Logical scheme of the overall short-time emotion recognition concept.

The autonomic nervous system acts on the cardiovascular system modulating its electrical activity. This activity affects the heartbeat dynamics, which can be non-invasively revealed by the analysis and modeling of the RR interval series. To perform this task, we propose to consider a point-process probability density function in order to characterize cardiovascular dynamics at each moment in time. In particular, we use Wiener-Volterra nonlinear autoregressive integrative functions to estimate quantitative tools such as spectrum and bispectrum from the linear and nonlinear terms, respectively. Given the instantaneous spectra and high-order spectra, several features are combined to define the feature set, which is the input of the personalized pattern recognition procedure. Support vector machines are engaged to perform this task by adopting a leave-one-out procedure.

Algorithms

The ECG signal was analyzed off-line to extract the RR intervals24, then further processed to correct for erroneous and ectopic beats by a previously developed algorithm52. The presence of nonlinear behaviors in such heartbeat series was tested by using a well-established time-domain test based on high-order statistics53. The null hypothesis assumes that the time series are generated by a linear system. We set the number of laps to M = 8 and a total of 500 bootstrap replications for every test. Experimental results are shown in Table 1. The nonlinearity test gave significant results (p < 0.05) on 27 out of 30 subjects. In light of this result, we based our methodology on Nonlinear Autoregressive Integrative (NARI) models. Nonlinearities are intended as quadratic and cubic functions of the past RR intervals according to the Wiener-Volterra representation54,55. Major improvements of our approach rely on the possibility of performing a regression on the derivative RR series based on an Inverse Gaussian (IG) probability structure37,38,39. The quadratic nonlinearities contribute to the complete emotional assessment through features coming from the instantaneous spectrum and bispectrum56,57. It is worthwhile noticing that our feature estimation is derived from an equivalent nth-order inputoutput Wiener-Volterra model54,55, thus allowing for the potential estimation of the nth-order polyspectra of the physiological signal60 (see Materials and Methods section for details). Moreover, by representing the RR series with cubic autoregressive functions, it is possible to perform a further instantaneous nonlinear assessment of the complex cardiovascular dynamics and estimate the dominant Lyapunov exponent at each moment in time61. Indices from a representative subject are shown in Fig. 5. Importantly, the NARI model as applied to the considered data provides excellent results in terms of goodness-of-fit and independence test, with KS distances never above 0.056. A comparison analysis was performed between the simple linear and NARI models considering the Sum of the Squared Distances (SSD) of the points outside the confidence interval of the autocorrelation plot (see Table 1). We report that nonlinear point-process models resulted in lower SSD on all the considered subjects. Further results reporting the number of points outside the confidence interval of the autocorrelation plot are shown in the Supporting Information.

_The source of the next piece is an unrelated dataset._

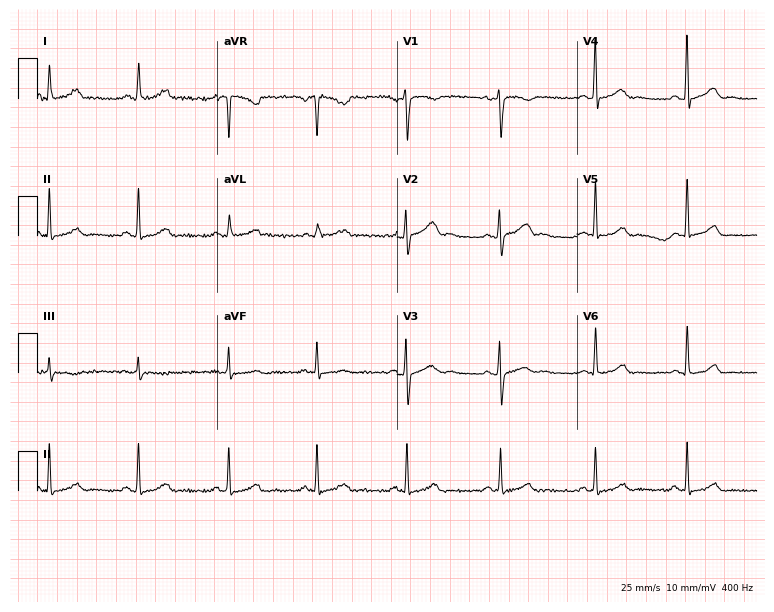
ECG — a female, 34 years old. Labelled as a normal ECG.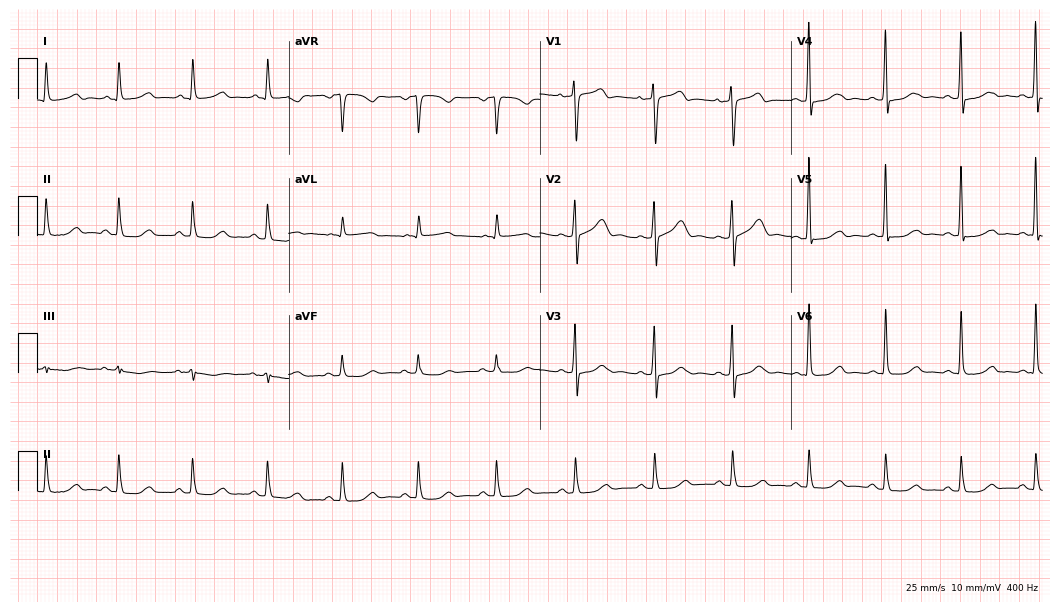
Standard 12-lead ECG recorded from a woman, 57 years old. Read as a normal ECG.

Table 1 Experimental results on the short-time emotional response using point-process models. Columns refer to: subject identifier, nonlinearity test, Sum of the Squared Distances (SSD) of the points outside the confidence interval of the autocorrelation plot and accuracy (in percentage) of SVM classification considering the arousal, valence and self-reported emotion classification cases. For each classification, linear stands for accuracies given by the simple linear point-process model, whereas nonlinear stands for accuracies given by nonlinear models. The ticks indicate improvements given by the use of point-process nonlinear models versus their linear counterparts
Figure 5
figure 5

Instantaneous tracking of the HRV indices computed from a representative subject using the proposed NARI model during the passive emotional elicitation (two neutral sessions alternated to a L-M and a M-H arousal session).

In the first panel, the estimated μRR(t, , ξ(t)) is superimposed on the recorded R-R series. Below, the instantaneous heartbeat power spectra evaluated in Low frequency (LF) and in High frequency (HF), the sympatho-vagal balance (LF/HF), several bispectral statistics such as the nonlinear sympathovagal interactions LL, LH and HH and the instantaneous dominant Lyapunov exponent (IDLE) are reported. In the three bottom panels, the tracking of emotion classification is shown in terms of arousal (A), valence (V) and their combination according to the circumplex model of affect (see Fig. 1). In such panels, the correct image classification is marked in red, whereas the misclassification is marked in blue. The neutral sessions are associated to the L-M arousal class exclusively without related valence class. This choice is justified as neutral stimuli could be arbitrarily associated to the L-M or M-H valence.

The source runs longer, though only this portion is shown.